Free Republic
Browse · Search
General/Chat
Topics · Post Article

To: srmanuel
all we know was he immigrated to the US in the early 1900s and went by the name of Thompson

Your story proves my point.

Any reasonably intelligent adult in the year 2005 with access to an Internet connection and with a few names and dates supplied by the family Bible or old letters and such should have been able, within four weeks, to trace things back several more generations.

Unless you have a "mystery person" like your grandfather in the mix - that is obvious!

My remarks above obviously do not apply to people who are 1) adopted or 2) have a near-ancestor "without a past."

So, "her father died when she was a child." Well, didn't her mother have any papers on her husband? Old keepsakes (birth certificates, photos of her dead hubby's siblings and parents, etc.)?

(Never could understand how effectively some people would erase their pasts - die without leaving behind memoirs, family stories, photos, old birth certificates, etc. - stuff everyone of course takes and today digitizes and places on the Internet so that distant cousins can profit from them.)

Regards,

30 posted on 02/03/2022 12:36:26 AM PST by alexander_busek (Extraordinary claims require extraordinary evidence.)
[ Post Reply | Private Reply | To 27 | View Replies ]


To: alexander_busek

It is easy to trace parts of your ancestry so long as things were recorded when the events happened, births, deaths, marriages, etc.

In my mother’s case, her biological mother died when she was a toddler, the father remarried and had another child and the father died shortly afterwards, leaving my mother and 2 siblings to be raised by her stepmother.
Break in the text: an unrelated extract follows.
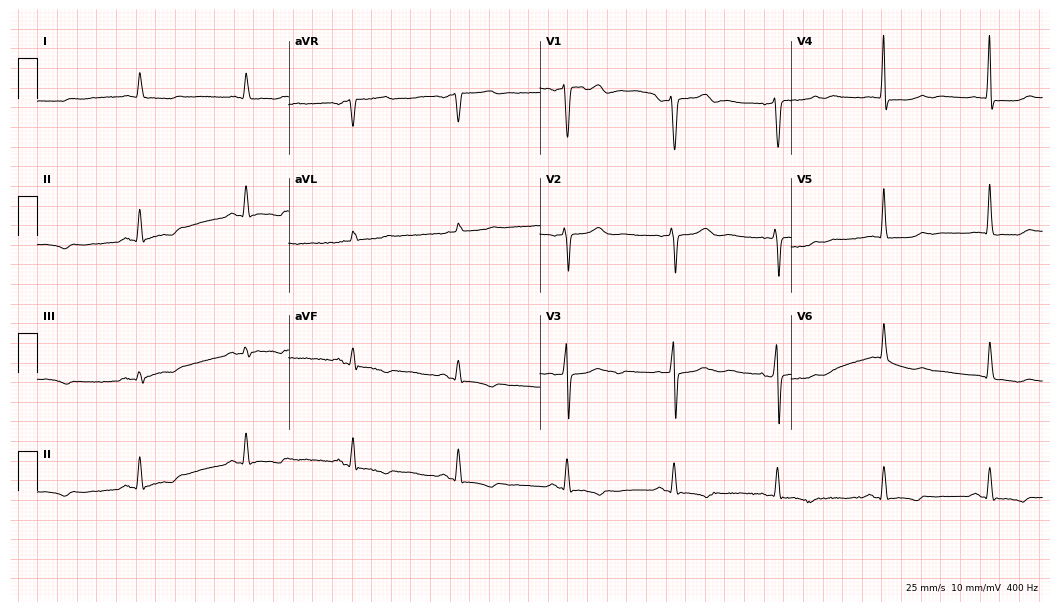
Resting 12-lead electrocardiogram (10.2-second recording at 400 Hz). Patient: a male, 85 years old. None of these six findings is recorded: first-degree AV block, right bundle branch block, left bundle branch block, sinus bradycardia, atrial fibrillation, sinus tachycardia. Only these six findings were labelled.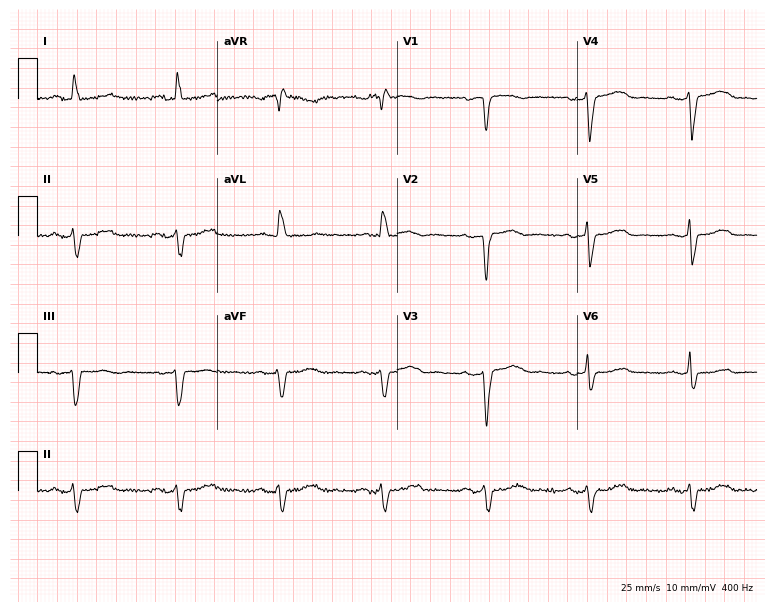
Electrocardiogram, a 79-year-old female. Of the six screened findings (first-degree AV block, right bundle branch block, left bundle branch block, sinus bradycardia, atrial fibrillation, sinus tachycardia), none is recorded.

All this happened before my mother was 11 years old.

It’s obvious my Grandfather’s name was changed at some point, but after years of research we can’t find anything to indicate when he came to the USA or where he immigrated from.

Just to show you how things change, my Grandmother on my Father’s side of the family was born in 1906, she was born out in the middle of the woods of rural North Florida, there were no hospitals to go to for the birth of my Grandmother, a midwife was present to help the mother thru birth, no birth records were ever recorded, we don’t know exactly what day or year she was born, the 1906 date was a best estimate.

In fact when I was a child, as a family we went on a vacation to Canada, which required a birth certificate to enter, my Grandmother could not produce a birth certificate because her birth was never recorded, we had to get an affidavit signed by people who knew her as child to say, when they thought she was born.

Her birth was a little over 100 years ago, imagine what the records were like 200 years ago or longer.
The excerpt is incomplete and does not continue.